Debido a mi trabajo en Radio Clásica llevo más de una década sin coincidir en mi ciudad el día de San Sebastián. Por eso ahora que soy padre no veo el momento de poder mostrarle a mis hijos, de cinco y dos años, la magia de esta festividad. Porque se me ocurren pocas cosas más hermosas que ser un niño donostiarra el 20 de enero. No sé cuántas ciudades habrá en el mundo en las que grandes y pequeños celebren el mismo acontecimiento en pie de igualdad casi absoluta.

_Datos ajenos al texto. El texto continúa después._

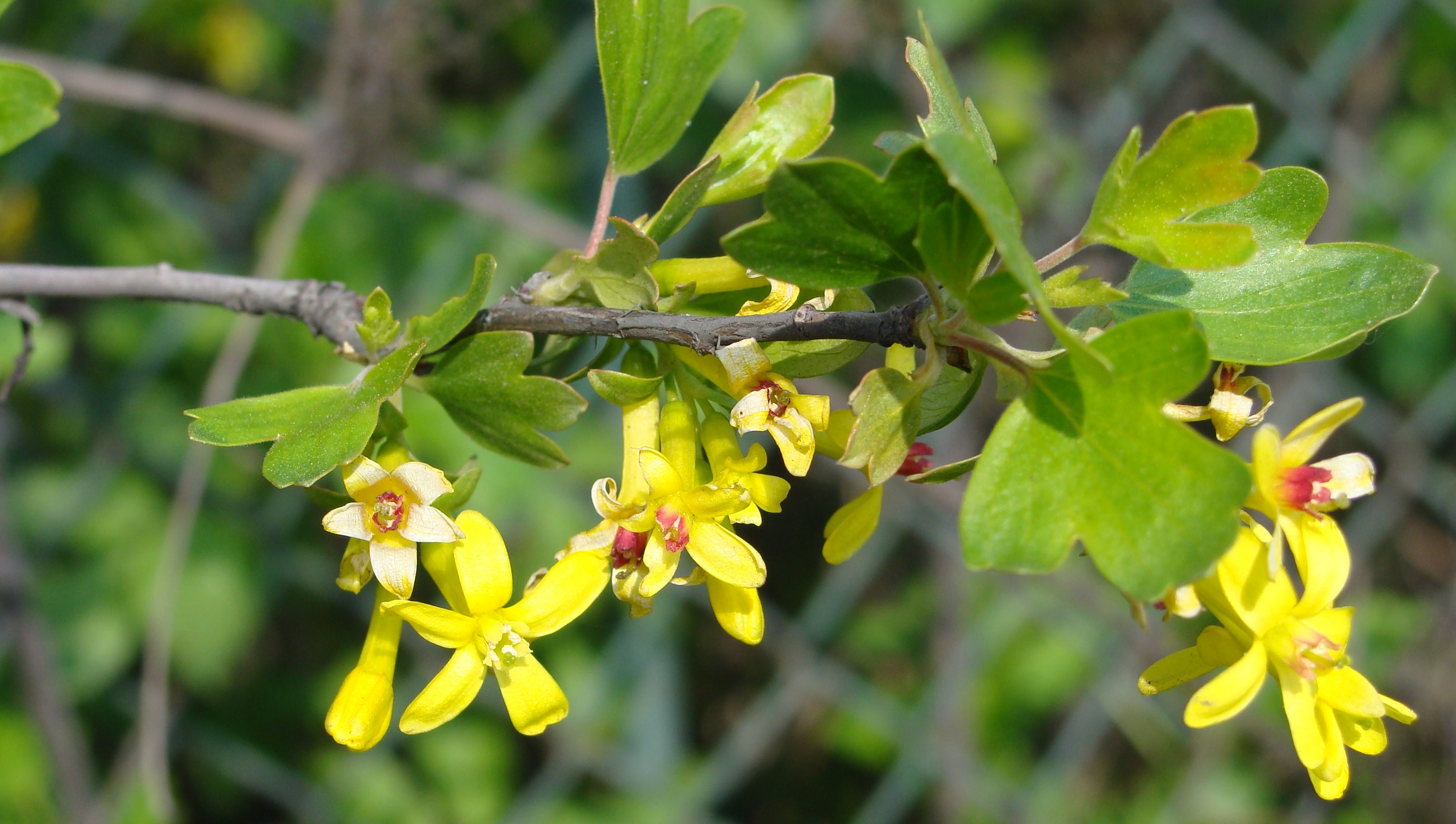 Ribes aureum Porzeczka złota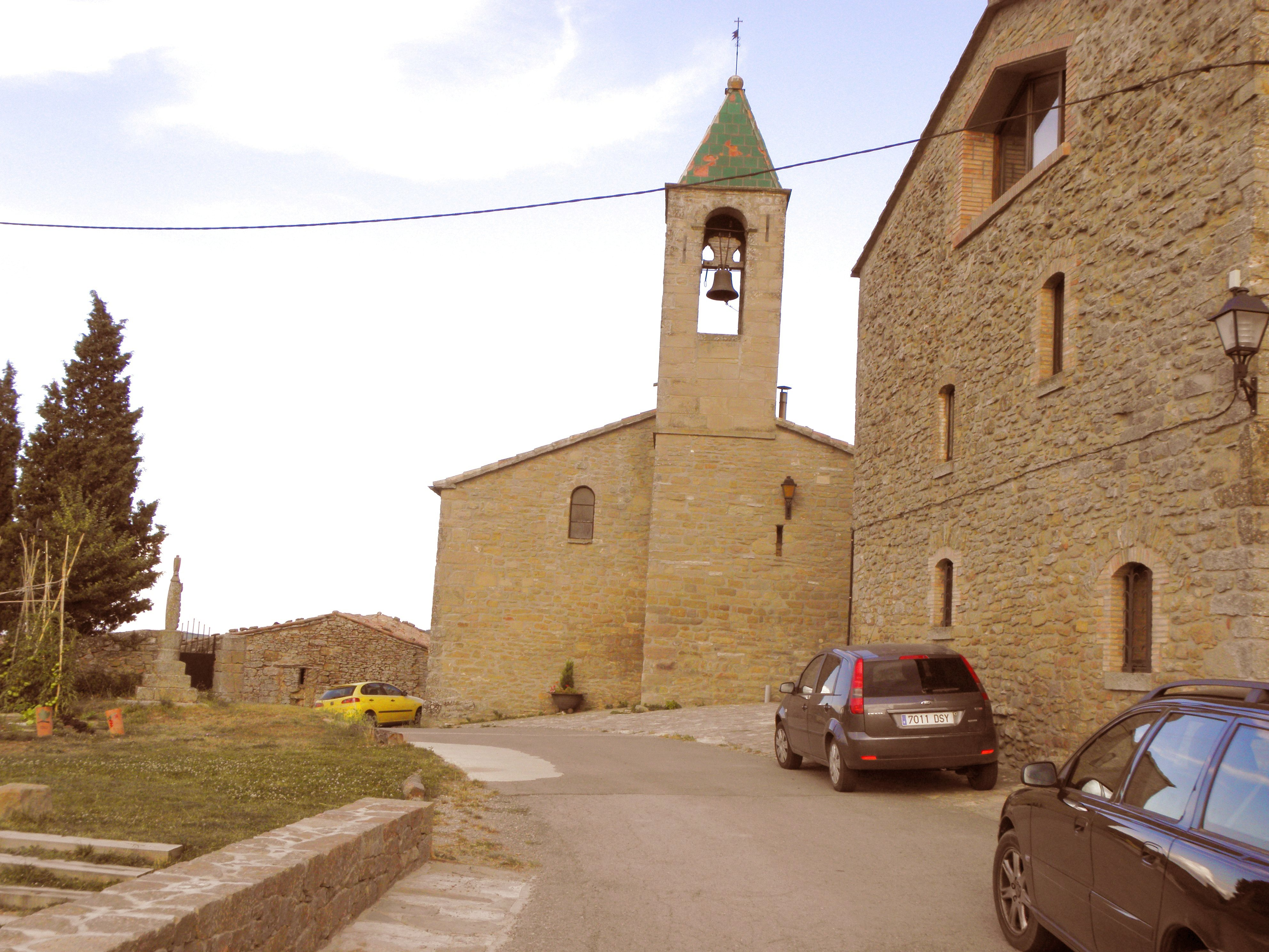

Ya de niño me preguntaba por qué las compañías de las personas mayores no se vestían con la imaginativa riqueza que las de los colegios, con sus inagotabables combinaciones de colores y peculiaridades como la sustitución del morrión por el gorro napoleónico o uno de inspiración escocesa. Esa experiencia, además, constituía un punto y aparte en nuestra educación. Porque si el resto del año podíamos ser algo movidos en clase, el día de Donostia todos desfilaban con una marcialidad y una elegancia insólitas, sin perder el compás, sonriendo lo justo al reconocer entre el gentío a la familia. Una lección de auténtica responsabilidad y de compañerismo que en aquellos tiempos que con más frecuencia visita mi memoria de lo sentimental, los años 80, sólo era enturbiada ocasionalmente por la lluvia y el difícil panorama que se vivía aquí.

Este 20 de enero lo tendré que pasar en Madrid con el pesar de perderme una vez más la izada, el delicioso aroma al pasar delante de las sociedades y el emocionante resonar de Iriyarena o la Polka en la 'Consti'. Así que creo que la noche del 19 me prepararé unas gulas (las angulas son ya criaturas mitológicas), me encasquetaré un arrugado gorro de cocinero y les pondré a mis hijos, Maia y Mikel, la Marcha de San Sebastián del entrañable Raimundo Sarriegui para seguirla a golpe de cuchara en la encimera de la cocina.

Es más que probable que no entiendan porqué hago esto, pero no importa. Estoy seguro de que un día, ya todos juntos en la Bella Easo, serán capaces de vivirlo como yo.